Yup, BBA, AND staghorn algae. Both happpily growing on the Marimo Ball. Not on the rocks, not on the equipment, not on the Anubias. Believe me, I checked everywhere.

The BBA is looking red, the staghorn looked very bleached, and the marimo ball looks just fine- so maybe the peroxide will take care of this. I dosed the whole tank, and don't think I would dare spot treat the marimo ball, because it's algae and I've never tried peroxide on one before. Has anyone else? I'll just have to get rid of it if it can't live through peroxide treatment for the other algaes. I'm not one to dump chemicals in there unless I know them well to be safe, in the tank and in the sewer, like peroxide. I wouldn't even start with that, except this is just a small temporary holding tank.

Kinda too bad about that staghorn though, it looked pretty cool this way. But it just disappeared when I started brushing off the Cladophora ball so I'm sure it was already dead in the picture.

Just thought you might find the picture amusing. Or not. I haven't decided yet. Curses, this might dash my sinister plan for a micromini Cladophora "lawn" in a tiny tank. I'd rather that lawn be green and grassy and stay in one place, than black and wavy and getting everywhere.

Vincent


----------



## pepperonihead (Nov 25, 2004)

I bet you have UFOs in there too. And probably some ectoplasmic entities!


----------



## dirtmonkey (Mar 12, 2007)

Haven't caught any ectoplasm, though some of the nuked algae resembles it... The magnetic flux indicator "UFO Proximity Detector" hasn't shown any alien craft activity in the area. 

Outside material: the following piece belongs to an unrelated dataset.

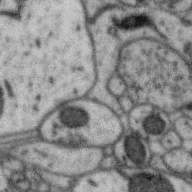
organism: Zebra finch
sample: Brain

The BBA was held in check but not destroyed, I went ahead and dosed H2O2 again. I'm willing to lose the Clado. ball as an experiment, this time. Remember this is a temporary tank and I'm not advocating using peroxide all the time or randomly... just want to clear out this holding tank before things get out of hand. Too many green spots, a litte bit of others, and now BBA. I want to have clean plants with minimal bleach treatments before setting up the bigger tanks later.

I'm keeping the dosage on the low side (< 1 fl. oz. per 10 gal. 3% peroxide, because the doser cup I use there is in oz.)

Vincent


----------



## dirtmonkey (Mar 12, 2007)

Update- the staghorn is long gone, & the BBA was hit hard but didn't die. It started growing back on the Clado. ball. (still nowhere else in the tank)

The Clado. ball started browning out in parts after a 3rd round of H202. Instead of just killing it, I took it out of the tank and put it in a jar with an air hose, to keep it tumbling around. Maybe eventually the BBA will just give up in the different water, light, & movement. I don't want it getting established in this tank & having to use a bunch of bleach before going into a permanent tank w/CO2.

I figured concentrated Excel or any other chemical treatment would hurt the Cladophora as much as the BBA anyway. 

Maybe I can chop it up into little pieces and make a "fluidized bed" algae scrubber out of it for a fish only tank later. Scrubbing the algae as much as the water LOL. Actually that might be kinda cool to watch, like a green fuzzy lava lamp. OK, I think I will do that.

V


----------



## Kelley (Aug 27, 2006)

You should hang on to that algae ball, if for no other reason than to sell it to your fish-only friends. I couldn't believe the $$ people were paying for little wads of algae at our last fish auction. We're not even talking full-size clado balls, just little wads of stuff that I would happily nuke with excel.


----------



## oblongshrimp (Aug 8, 2006)

I think I have a really old MTS that has a bunch of that clado algae on his shell....its kinda funny he has the point on his shell is all fuzzy


----------